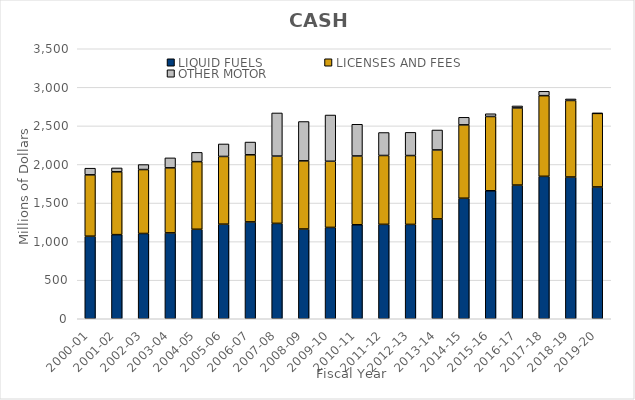
| Category | LIQUID FUELS | LICENSES AND FEES | OTHER MOTOR |
|---|---|---|---|
| 2000-01 | 1070.184 | 795.371 | 86.26 |
| 2001-02 | 1090.487 | 814.35 | 50.187 |
| 2002-03 | 1105.46 | 828.821 | 64.487 |
| 2003-04 | 1113.029 | 843.173 | 129.409 |
| 2004-05 | 1159.874 | 876.897 | 120.101 |
| 2005-06 | 1226.095 | 877.813 | 161.985 |
| 2006-07 | 1255.361 | 870.038 | 165.377 |
| 2007-08 | 1236.464 | 872.063 | 559.399 |
| 2008-09 | 1163.233 | 883.846 | 509.664 |
| 2009-10 | 1183.923 | 857.665 | 599.477 |
| 2010-11 | 1218.635 | 891.551 | 411.089 |
| 2011-12 | 1223.985 | 892.586 | 297.644 |
| 2012-13 | 1223.141 | 892.517 | 300.581 |
| 2013-14 | 1294.432 | 893.885 | 258.447 |
| 2014-15 | 1562.43 | 950.807 | 98.274 |
| 2015-16 | 1659.197 | 962.678 | 35.673 |
| 2016-17 | 1732.66 | 1000.529 | 25.341 |
| 2017-18 | 1846.403 | 1045.596 | 56.493 |
| 2018-19 | 1837.184 | 992.389 | 19.678 |
| 2019-20 | 1708.438 | 954.044 | 0.997 |

·····

Problem to solve: Start with the line that contains "857.665 | 599.477 |", end with the last line of the entries, and please retype every line in that span exactly, with no others.

Solved problem:
| 2009-10 | 1183.923 | 857.665 | 599.477 |
| 2010-11 | 1218.635 | 891.551 | 411.089 |
| 2011-12 | 1223.985 | 892.586 | 297.644 |
| 2012-13 | 1223.141 | 892.517 | 300.581 |
| 2013-14 | 1294.432 | 893.885 | 258.447 |
| 2014-15 | 1562.43 | 950.807 | 98.274 |
| 2015-16 | 1659.197 | 962.678 | 35.673 |
| 2016-17 | 1732.66 | 1000.529 | 25.341 |
| 2017-18 | 1846.403 | 1045.596 | 56.493 |
| 2018-19 | 1837.184 | 992.389 | 19.678 |
| 2019-20 | 1708.438 | 954.044 | 0.997 |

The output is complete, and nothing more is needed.